Une Kolossale plaisanterie a secoué le monde la semaine dernière. L’auteur : Donald Trump comme il se doit. Devant la possibilité de se retrouver directement mis en cause par procureur spécial chargé d’enquêter sur ses liens avec la Russie pendant la campagne électorale, Trump, en un tweet forcément, a brandi l’idée qu’il pourrait s’autogrâcier. Une sorte d’aveu de culpabilité penseraient les mauvais esprits.
Le rire est vite devenu jaune. Il est capable d’utiliser le droit de grâce présidentielle pour lui-même. Que se passerait-il dans ce cas ? Personne ne peut répondre à cette question. L’auto-grâce d’un président en exercice représente la pointe avancée d’un iceberg menaçant : la tendance générale à des formes de dictature. Les gouvernants semblent se situer au-dessus des lois en piétinant allègrement les libertés démocratiques. Trump n’est pas seul, il est plutôt bien entouré. Regardons autour de nous.
Les gouvernements des pays d’Europe de l’Est en font la démonstration tous les jours. Mais c’est surtout l’Italie qui raconte notre avenir. On parle de « populisme » pour unir dans une même enveloppe le mouvement 5 étoiles et la Ligue ex du Nord comme bien d’autres mouvements politiques. Ce qualificatif non défini cache une réalité plus prosaïque et plus tragique : les développements d’une forme de fascisme. Pas celle des années 1930 bien sur. Ce fascisme là s’habille des guenilles de la démocratie, démocratie qui subit une crise politique profonde qui se traduit par la montée inexorable de l’abstention.

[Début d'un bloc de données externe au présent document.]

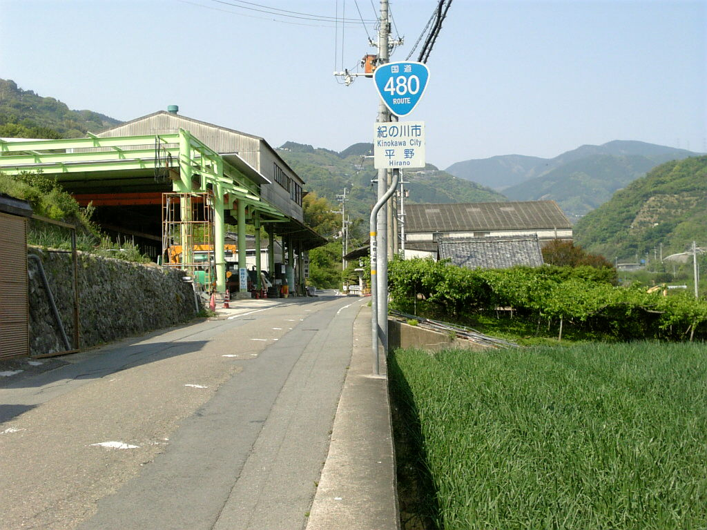 国道480号線（和歌山県紀の川市平野）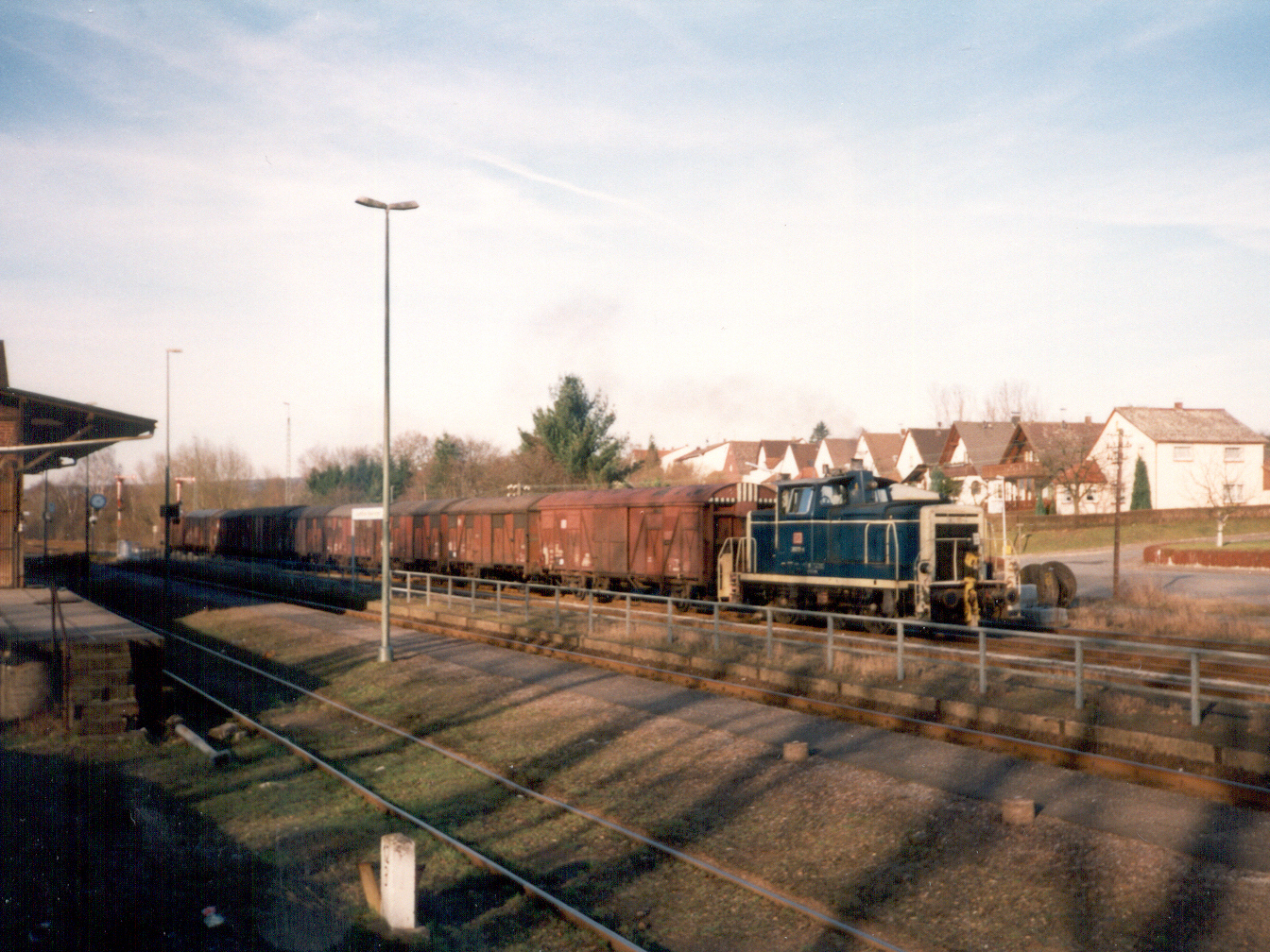 Eine Diesellok der Baureihe 360 durchfährt von Ottbergen kommend den Bahnhof Lauenförde-Beverungen auf dem Weg nach Göttingen.

La démocratie repose sur des mythes, celui inscrit au fronton des mairies : Liberté, Égalité, Fraternité. Le capitalisme ne s’est fixé comme but la liberté, l’égalité et la fraternité. Mais – et ce mais est essentiel – les populations y croyaient. Les politiques sociales mises en place après la deuxième guerre mondiale et l’existence de contre pouvoirs syndicaux comme politiques donnaient un contenu à ces mythes. La cohésion sociale s’appuyait sur l’élargissement de la protection sociale permettant de réduire les inégalités et du droit du travail, protecteur du salarié face à la puissance économique du patron.
Les années 1980, années de victoire du libéralisme, vont saper cette croyance dans la réalité des mythes. Effritée dans un premier temps, elle a sombré ces dernières années.

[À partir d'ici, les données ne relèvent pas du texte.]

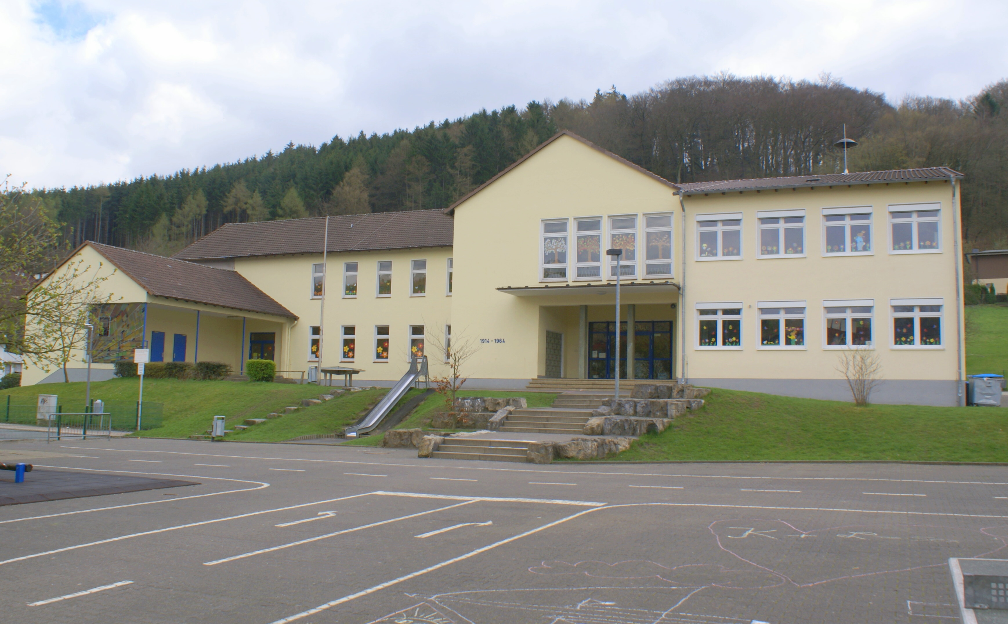 Oesetalschule, Hemer-Becke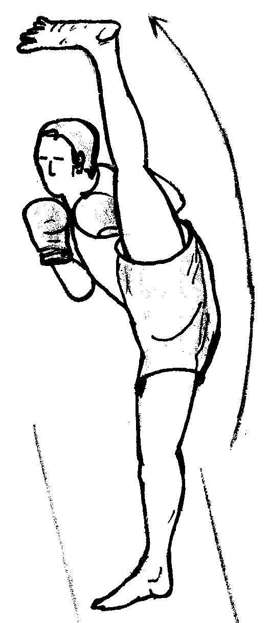 cardio0.jpg

Le système inégalitaire, conséquence des politiques économiques et d’entreprise, a creusé du mythe de l’Egalité. Comment y croire désormais ?
La liberté ? Tous les gouvernements font assaut de lois liberticides sous prétexte de lutter contre le terrorisme. La surveillance s’étend grâce à la mise en œuvre de la nouvelle révolution scientifique et technique, la police éduque les jeunes, en les mettant en garde à vue sous des prétextes divers, dans la peur pour éviter toute explosion sociale et le ministre de l’intérieur en France poursuit inlassablement la chasse aux perturbateurs anarchistes, « gauchistes » en laissant le champ libre à l’extrême droite. Cette politique violente provoque des réponses violentes, signe de la faillite des mythes de la démocratie.

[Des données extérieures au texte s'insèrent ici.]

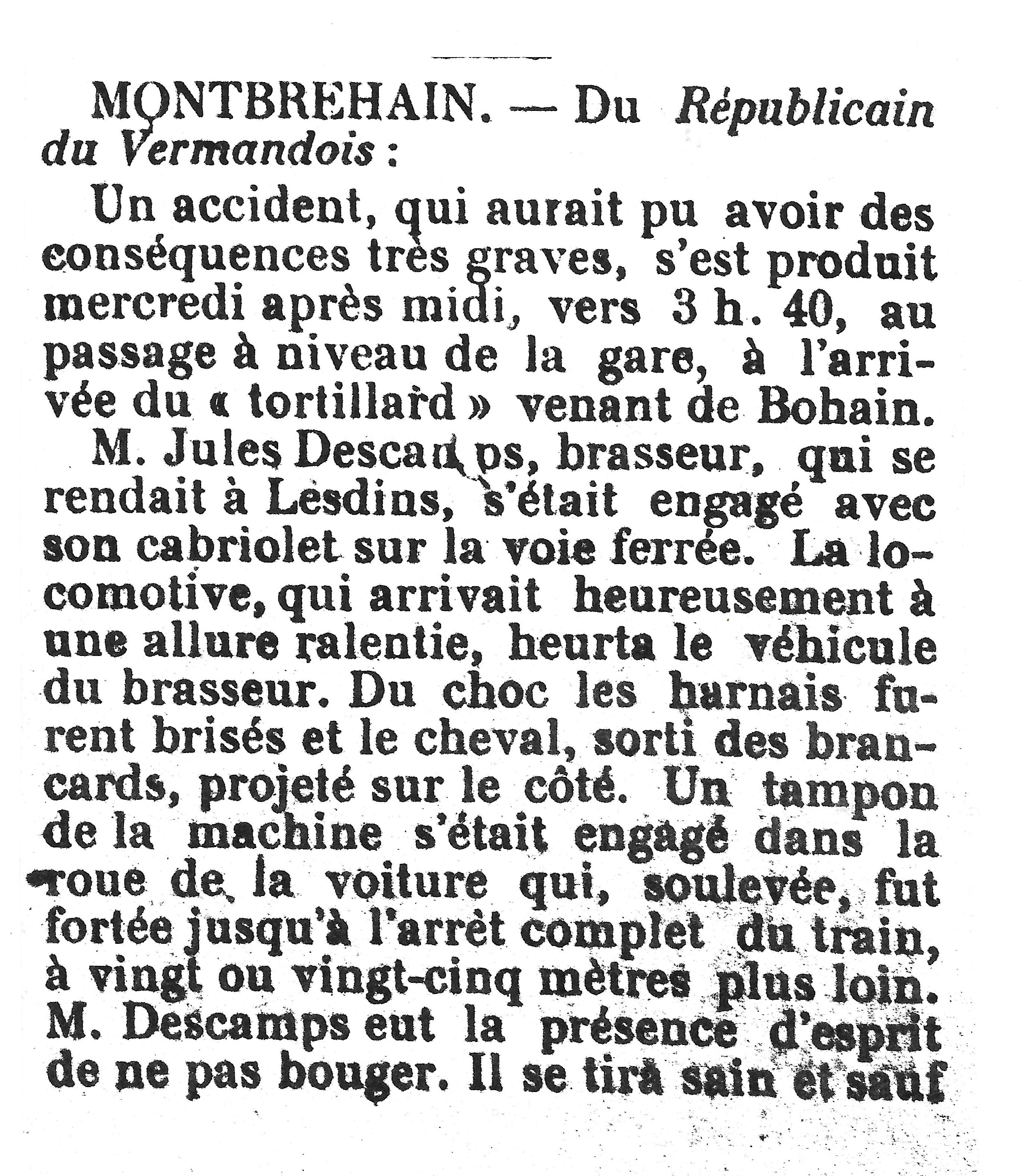 Article de journal de 1902.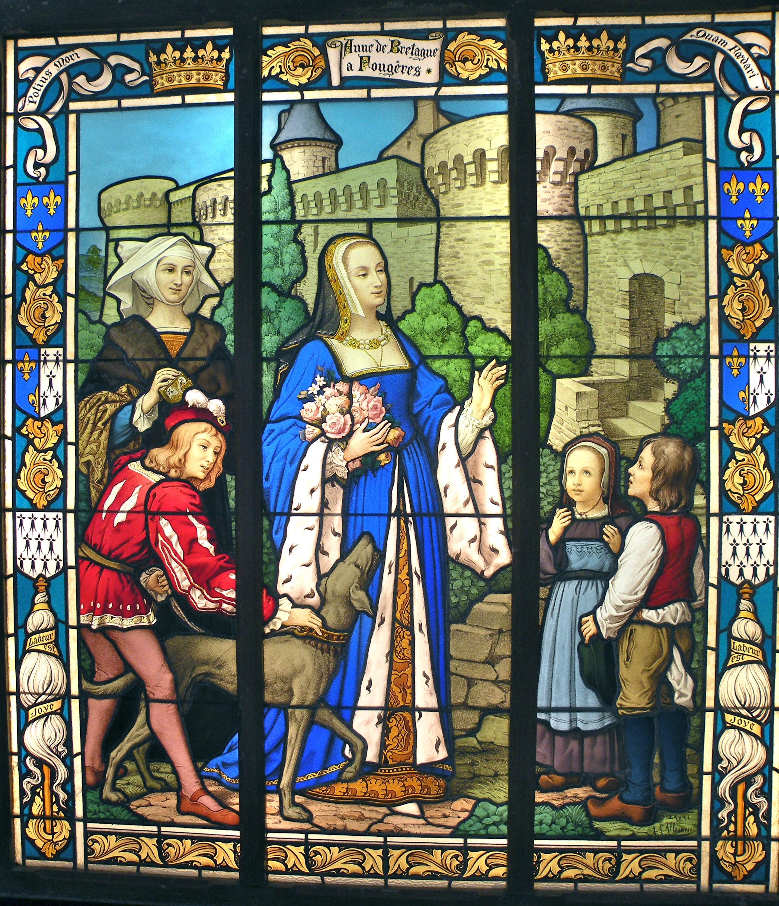 Vitrail d'Anne de Bretagne à Fougères.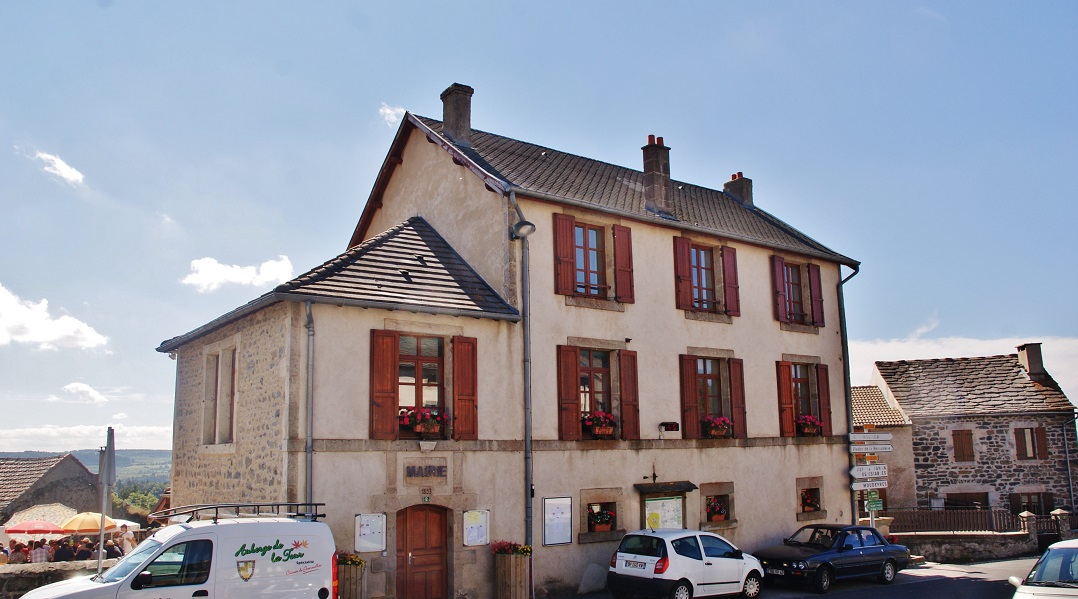 La Mairie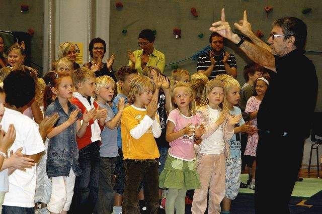 Salvador Pelejero dirigiendo a un grupo de alumnos de la Kastellet Skole de Oslo

Violences qui s’alimentent aussi de la difficulté des organisations syndicales à construire des réponses, à jouer leur rôle de contre pouvoirs. Un débat agite le macronisme. Faut-il abandonner le social-libéralisme ? Détruire les corps intermédiaires que sont les organisations syndicales ? Philippe Alghion, professeur d’économie au Collège de France, défend le social libéralisme, la protection de l’individu face aux conséquences néfastes d’une politique libérale. Raymond Soubie, conseiller « social » de tous les gouvernements depuis Chirac, plaide pour la sauvegarde des organisations syndicales pour jouer sur les oppositions entre elles.
Les organisations politiques de gauche sont moribondes et ont besoin d’une refondation de la cave au grenier. Lorsque la gauche au pouvoir adopte les dogmes du libéralisme, elle sape ses propres fondations et meurt d’une mort lamentable. En France, la droite est démunie face à un gouvernement qui a inscrit dans la loi, l’essentiel de l’état d’urgence. Comment s’emparer du thème de la sécurité sinon en se rendant ridicule ? Il ne reste plus que l’identité, thème cher à l’extrême droite.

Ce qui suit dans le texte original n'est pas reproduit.